Philadelphia native and sports editor John Butler is giving inner-city kids a chance to read about a Black child that lives a life like theirs with the creation of “Chase Does It All,” a children’s book released in August. 

Butler, 31, has lived in Philadelphia all his life, and with the release of “Chase,” he shares everyday, coming-of-age experiences that come with living in the city. The book was inspired by his godson, Chase, who was born in May, but is for all children. 

“My cousin told me she was pregnant and wanted me to be the godfather. I wanted to get a gift, so I went to the bookstore. [But] I could not find a book with Brown children in it,” said Butler. “I said ‘forget it, I’m going to write it myself.’”

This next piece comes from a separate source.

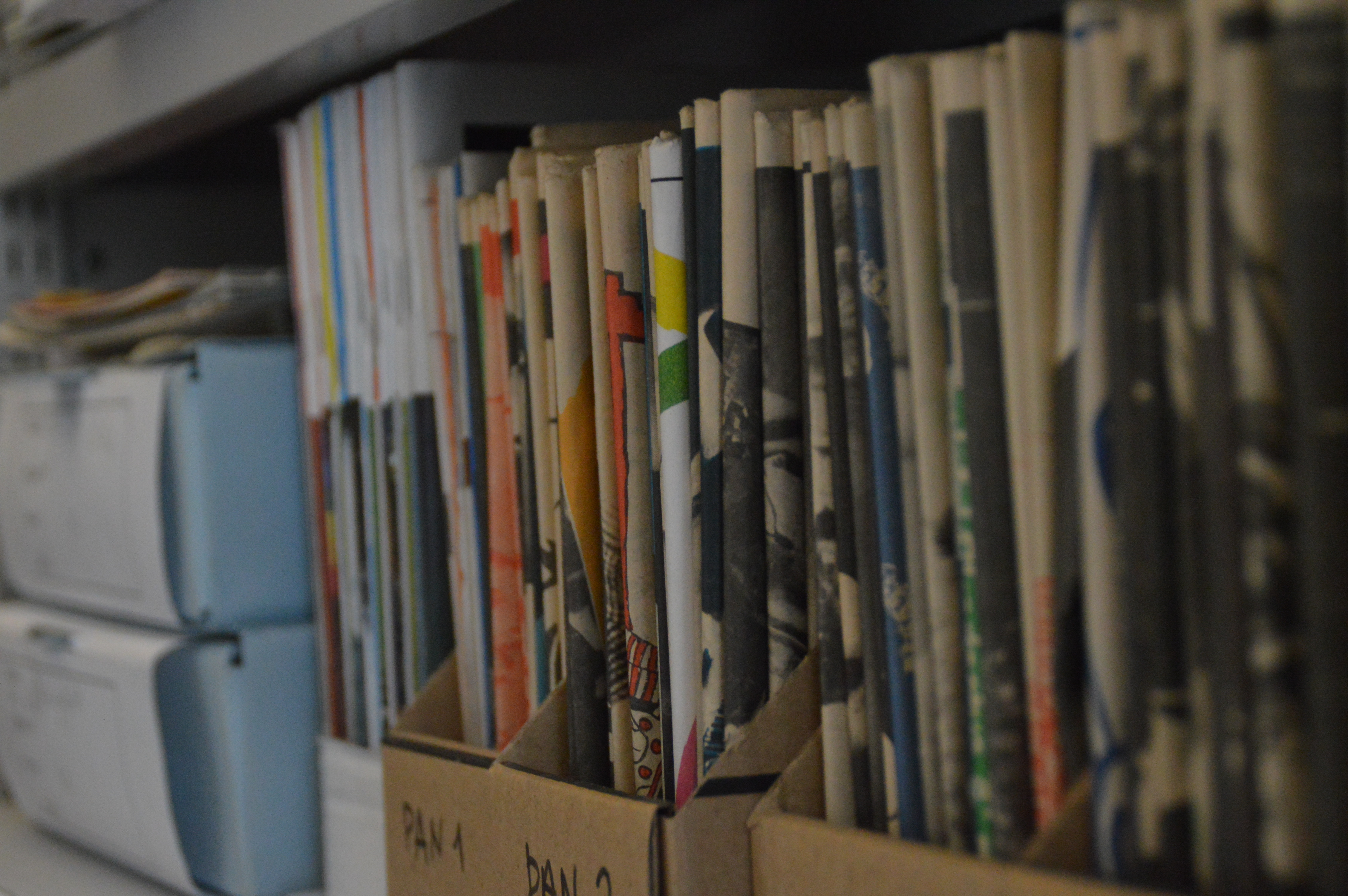 Bibliothek Qwien1
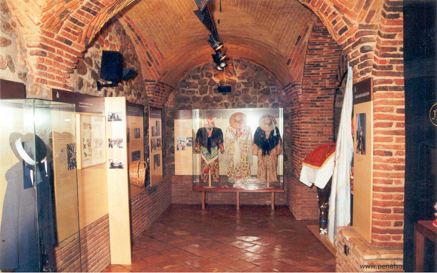 Foto del interior del Museo de la "Octava del Corpus" de Peñalsordo, Badajoz.

“Chase” tells the story of a young Black boy who wakes up one morning imagining everything he will do that day — from singing to playing baseball. He does each act he imagines with the help of his family — mom, dad, aunt, uncle and cousins — and at the end of the day, he prays. Throughout the story are references to names and places a Philadelphia child might be familiar with — the zoo and neighborhood pizza shop included.

“I made it very relatable,” said Butler. “These are places kids have visited or names that they can say, ‘I have seen that name before.’ There’s a void of books for young African Americans that depict a life similar to their own. I want to fill the void.”

Aside from the images, Butler said he is also concerned with childhood illiteracy and, equipped with “Chase,” wants to promote a love for reading with a city book tour, visiting schools and youth programs.

His first visit took place at the Germantown Boys and Girls Club and the latest was hosted by a group of first- and second-graders in Belmont Charter School’s Out of School Time (OST) after-school program. Butler read “Chase” to the students and answered their questions about the book and his writing process.

“We are in a big push to improve literacy and I think it’s important for our kids to see and hear stories that have kids that look like them and that have adults that represent who they are,” said Shanisha Mitchell, OST site director. 

Cala Phelps, a first-grader in the Belmont after-school program, said she enjoyed “Chase Does it All” for several reasons.

“I liked it because when he talked about the pizza, I felt like I was eating one,” she said, adding that her favorite character was the aunt. “I liked the aunt because her hair was beautiful.”

“Chase Does It All” is available on www.amazon.com and www.barnesandnoble.com.